Key Results and Conclusions

  1. Thermal Insulation Performance of Aerogel Bone Cement: Aerogel bone cement effectively lowers the temperature at the bone tissue interface, preventing thermal damage.
  2. Effectiveness of Remote Heating Repair: Through high-frequency oscillating magnetic field heating, microcracks at the implant-cement interface were significantly reduced, and interface strength was significantly improved.
  3. Repair Efficacy After Cyclic Loading: Remote heating repair effectively addresses interface loosening under cyclic loading, extending the lifespan of the implant.
  4. Validation Through Animal Experiments: The three-layer bone cement structure and remote heating repair method were successfully applied in porcine femurs, demonstrating clinical feasibility.

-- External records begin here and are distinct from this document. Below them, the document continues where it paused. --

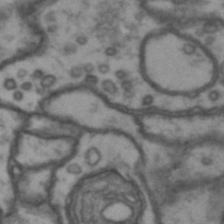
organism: Drosophila
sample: Brain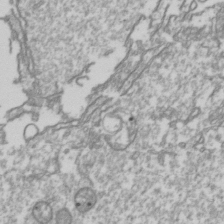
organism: Drosophila
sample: Cell division; meiosis; drosophila spermatocytes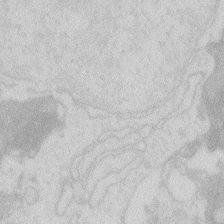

Significance and Highlights

  1. Scientific Value: This study is the first to propose a method for repairing the implant-cement interface using aerogel bone cement and remote heating, offering a new solution for the long-term stability of orthopedic implants.
  2. Application Value: The method is minimally invasive, efficient, and safe, significantly reducing patient discomfort and recovery time, with broad clinical application prospects.
  3. Innovation: The research team developed aerogel bone cement and remote heating technology, opening new directions for the design and application of bone cement materials.

Additional Valuable Information

The researchers also suggested that future research directions include optimizing the material properties of aerogel bone cement, developing automated implantation tools, and conducting in vivo animal experiments to further validate the long-term effectiveness and safety of the method. Additionally, this method could be extended to other types of implant repairs, demonstrating broad application potential.